Segment Start: Records for the exercise
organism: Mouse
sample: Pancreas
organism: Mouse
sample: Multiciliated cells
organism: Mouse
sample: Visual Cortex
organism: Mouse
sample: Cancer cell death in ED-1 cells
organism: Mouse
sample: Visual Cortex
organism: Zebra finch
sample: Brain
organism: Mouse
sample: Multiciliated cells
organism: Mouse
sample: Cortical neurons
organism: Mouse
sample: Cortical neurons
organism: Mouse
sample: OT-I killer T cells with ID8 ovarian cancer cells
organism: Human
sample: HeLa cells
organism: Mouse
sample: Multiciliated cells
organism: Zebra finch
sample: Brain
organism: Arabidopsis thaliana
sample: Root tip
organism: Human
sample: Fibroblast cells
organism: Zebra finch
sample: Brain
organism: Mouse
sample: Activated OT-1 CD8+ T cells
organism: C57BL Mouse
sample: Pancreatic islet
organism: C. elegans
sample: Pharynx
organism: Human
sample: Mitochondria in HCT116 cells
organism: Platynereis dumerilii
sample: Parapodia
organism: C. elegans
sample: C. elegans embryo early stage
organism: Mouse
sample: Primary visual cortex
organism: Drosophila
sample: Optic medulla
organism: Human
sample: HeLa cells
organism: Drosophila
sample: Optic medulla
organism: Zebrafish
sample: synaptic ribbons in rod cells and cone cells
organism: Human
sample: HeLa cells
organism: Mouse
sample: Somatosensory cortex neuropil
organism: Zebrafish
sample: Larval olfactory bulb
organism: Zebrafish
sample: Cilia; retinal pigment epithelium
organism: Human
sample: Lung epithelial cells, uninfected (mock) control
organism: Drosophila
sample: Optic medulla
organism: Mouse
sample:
Segment End: Records for the exercise
Segment Start: Records for the exercise
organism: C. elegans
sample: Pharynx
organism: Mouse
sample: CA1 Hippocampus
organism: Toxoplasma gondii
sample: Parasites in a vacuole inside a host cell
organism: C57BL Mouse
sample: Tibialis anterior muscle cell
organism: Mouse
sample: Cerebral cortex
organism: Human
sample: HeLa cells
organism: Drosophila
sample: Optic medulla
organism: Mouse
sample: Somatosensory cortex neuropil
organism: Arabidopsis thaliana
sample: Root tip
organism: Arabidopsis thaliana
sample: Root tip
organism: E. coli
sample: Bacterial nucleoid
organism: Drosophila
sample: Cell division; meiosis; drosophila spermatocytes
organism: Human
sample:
Segment End: Records for the exercise
» Task brief: Copy range, inclusive: the line holding "sample: OT-I killer" to the line holding "sample: Mitochondria in HCT116 cells". Reproduce exactly those lines of the records above and no others.

» Worked solution:
sample: OT-I killer T cells with ID8 ovarian cancer cells
organism: Human
sample: HeLa cells
organism: Mouse
sample: Multiciliated cells
organism: Zebra finch
sample: Brain
organism: Arabidopsis thaliana
sample: Root tip
organism: Human
sample: Fibroblast cells
organism: Zebra finch
sample: Brain
organism: Mouse
sample: Activated OT-1 CD8+ T cells
organism: C57BL Mouse
sample: Pancreatic islet
organism: C. elegans
sample: Pharynx
organism: Human
sample: Mitochondria in HCT116 cells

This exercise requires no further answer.